Virgin Atlantic’s executive search company will probably present a short list of around eight internal and external candidates, to be whittled down to as few as three for interviews, according to Rick White, whose agency has helped companies including Monarch Airlines Ltd. hire executives.
The merger of BA with Iberia in 2011 and a trans-Atlantic agreement to coordinate schedules and prices with American Airlines ramped up the competitive pressure on Virgin Atlantic out of London’s Heathrow airport, Investec analyst James Hollins said in a telephone interview. BA also added scarce slots at the airport with the purchase of short-haul airline BMI in April, boosting its control of the hub to 53 percent.
“They have to compete with BA and American and that’s a bigger, scarier beast to deal with,” Hollins said. “BA out of Heathrow terminal 5 is very competitive, very well-marketed and then if you look toward the Middle East you have well- capitalized and young fleets.”
Branson tried to gain control of BMI only to be trumped by BA’s 172.5 million-pound offer.
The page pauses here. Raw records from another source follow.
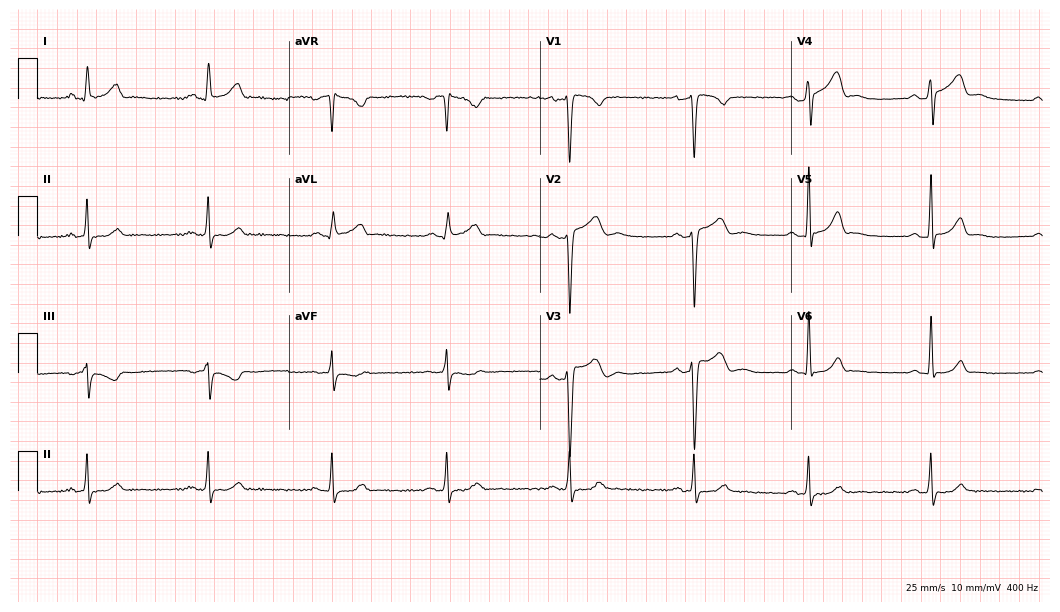
Electrocardiogram, a 38-year-old male. Overall reading on record: normal ECG.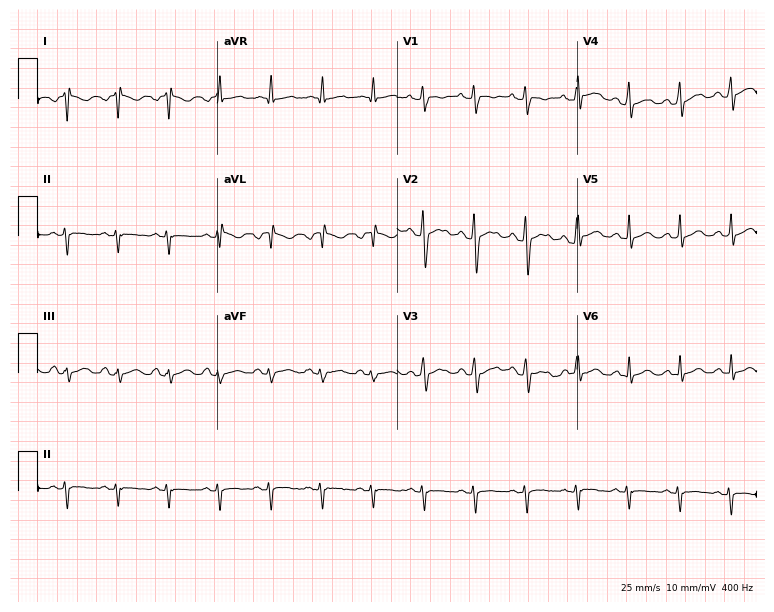
Standard 12-lead ECG recorded from a 26-year-old man. None of these six findings is recorded: first-degree AV block, right bundle branch block, left bundle branch block, sinus bradycardia, atrial fibrillation, sinus tachycardia. Findings outside these six are not listed.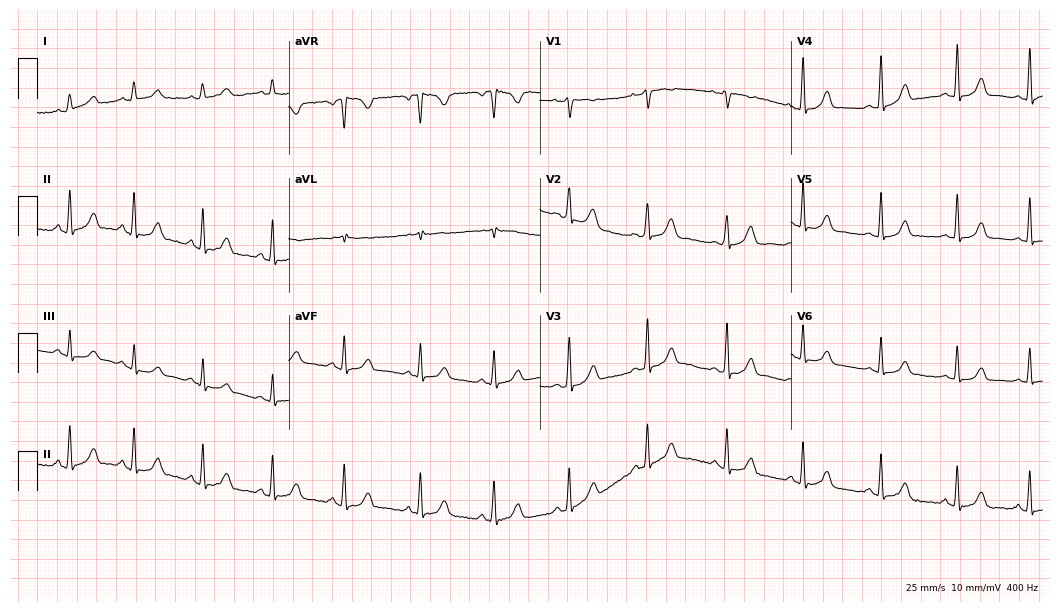
Standard 12-lead ECG recorded from a woman, 33 years old. Read as a normal ECG.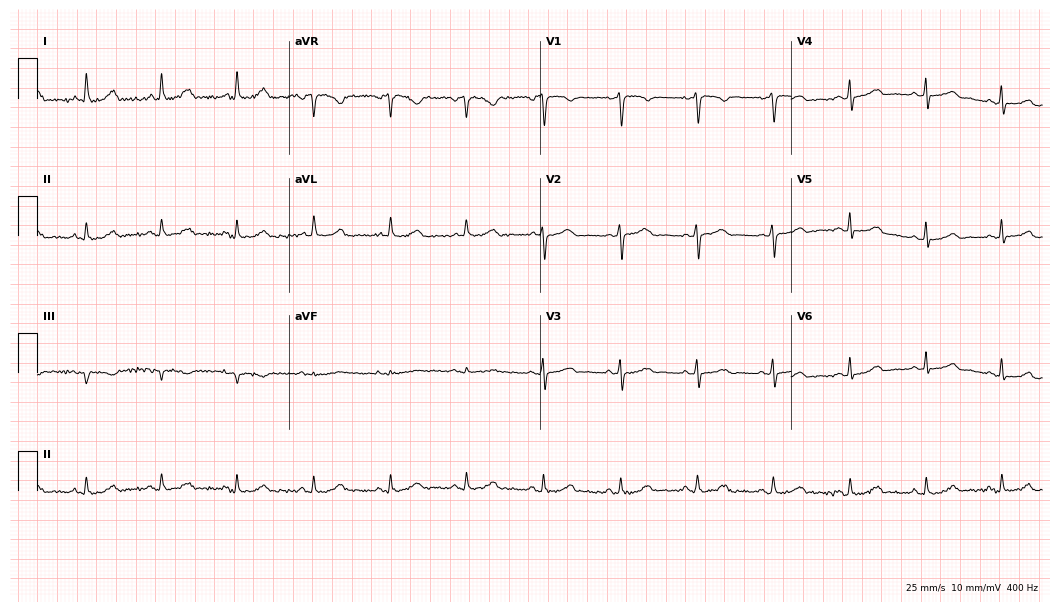
12-lead ECG from a female, 82 years old. Labelled as a normal ECG.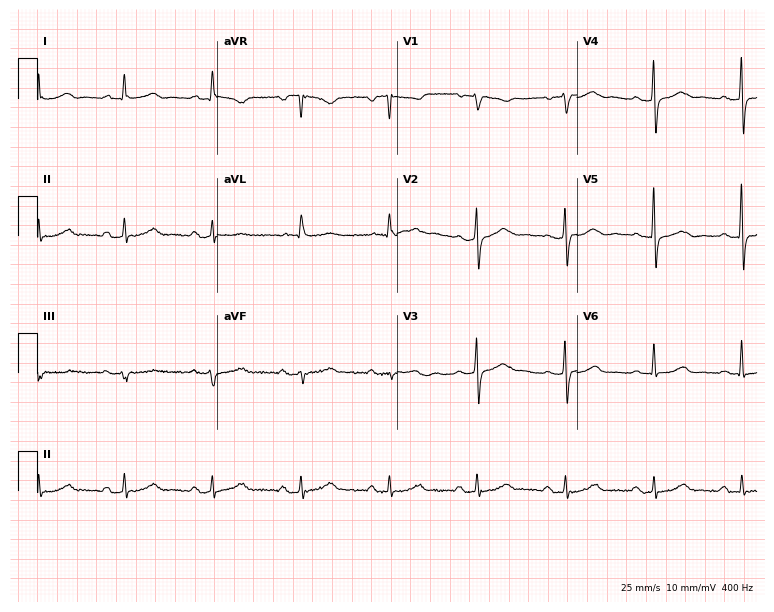
ECG — a 60-year-old woman. Labelled as a normal ECG.

The company has sought to replace feeder traffic by adding flights to Heathrow from Manchester starting in March and lost out to EasyJet Plc (EZJ) over connections between London and Moscow.
Attempts to join alliances or develop partnerships have been unsuccessful, though Branson has said he’d consider selling shares to facilitate a deal and Singapore Airlines Ltd. (SIA), a 49 percent owner, has indicated it’s willing to give up the stake.
“You can argue that they’ve tried to sell, but it hasn’t worked, so maybe the brief for whoever takes over will be to just get it to make money,” Charles Stanley’s McNeill said.
Virgin Atlantic had a pretax profit of 18.5 million pounds in fiscal 2011, following an operating loss of 132 million pounds the previous year, when a volcanic eruption in Iceland shut down Heathrow for several days.
“The European airline industry has had everything thrown at it imaginable,” Branson said. “The government has allowed airports to increase charges way above inflation, they’ve taxed the passenger more and more every single year, fuel prices have gone through the roof.”
That allows them to “get rid of all their historic costs, dump all the leases they don’t like and renegotiate all their contracts and that’s something a British company doesn’t have the luxury of ever doing,” Branson said. “Steve’s going to be a difficult act to follow.”
The airline started the process to select Ridgway’s successor in July and ensure a smooth handover before his retirement early next year.
“We’ve been through several recessions that we’ve had to navigate our way through,” Ridgway said. “There’s never a right time to go and you never particularly go when it’s a good or bad time, you just go when it’s right.”
Ridgway took over as CEO in October 2001, having emerged from a group of executives dubbed the “six pack” who led the airline in its early years. Over the course of 23 years, the executive has witnessed the carrier grow from two 747s to a fleet of 40 long-haul aircraft that will include Boeing Co. (BA) 787 Dreamliners by the summer of 2014, Ridgway said.
Spa and Champagne
Under his stewardship Virgin Atlantic’s red uniforms, new- age entertainment systems and service hearkening back to the golden age of flying -- afternoon tea, spa treatments and Lanson Black Label Champagne -- set a standard for innovation.
Though the Virgin brand is well-known, the airline’s scale is modest in industry terms. BA, Heathrow’s largest operator, carried 51.7 million people in 2011, over eight times more than Virgin Atlantic. It’s the third-largest long distance carrier departing out of Heathrow with 3.3 percent of the airport’s slots, the same as Irish carrier Aer Lingus Group Plc. (AERL)
“Virgin Atlantic requires good operations to manage the fuel and capital management to manage the upgrade of the fleet,” Hollins of Investec said. “That takes good relationships and someone with a huge appetite for hard work; the next person needs to be in there for the long term.”